American Principles Project President Terry Schilling agrees, telling the Washington Examiner that today “the military looks more like a publicly traded company than the institution we created to protect Americans from our enemies.”
“Biden’s Defense Department needs to understand that women are more than capable of having a career and having a family. Why are they forcing them to choose one over the other?” E.V. Osment, vice president of communications for SBA Pro-Life America, told the Washington Examiner. “Pro-life policies are not to blame for the Pentagon’s inability to meet its recruitment targets.”
DOD denies the pressure
The DOD vehemently denies any implication that it is attempting to delay or discourage families, however. A defense official told the Washington Examiner that the military does a lot to provide for families once they have started, including more money and housing.

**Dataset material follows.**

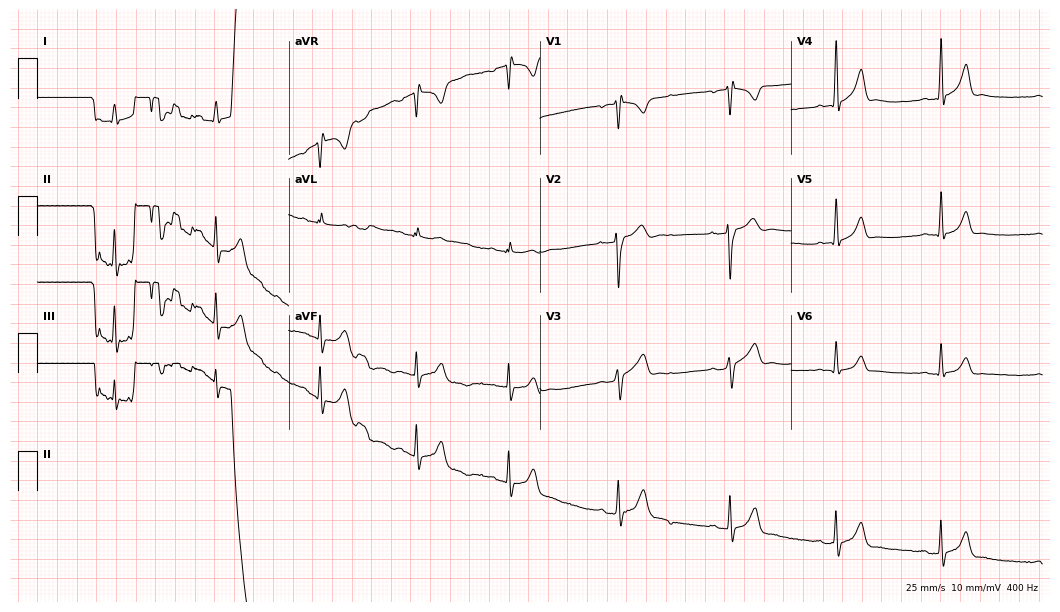
12-lead ECG from a male, 20 years old. Screened for six findings — first-degree AV block, right bundle branch block, left bundle branch block, sinus bradycardia, atrial fibrillation, sinus tachycardia — none is recorded. Findings outside these six are not listed.

When asked about how the military views pregnancy and whether culture is covertly discouraging it, the official, who requested anonymous reference, said it is treated like someone accidentally breaking their leg. If that happens, the official explained, there are plenty of personnel to take the spot to fill in.
The DOD official explicitly noted the changes in military abortion policy following the fall of Roe, including the provision of funds for the travel of service members to states where abortion is legal.
‘This may backfire’
“Abortion is not mental healthcare,” Atkins said, stressing the need for systemic change in the military to address violence against women and pregnancy stigma.
“If the military makes it clear that they don’t want their female soldiers to become mothers … this may drive more women away from even considering the military as an option,” Skop said. “I don’t think that they’ve considered that, but I think this may backfire on them.”
Were the military genuinely concerned about women’s mental health, Atkins said that it would put a greater emphasis on stronger prevention mechanisms to protect female service members from sexual assault and the resultant mental trauma:
“What we need for [survivors of sexual assault] is adequate protections against harm in the first place, adequate treatment afterwards, whether that be physical treatment, legal treatment, [or] mental health treatment.”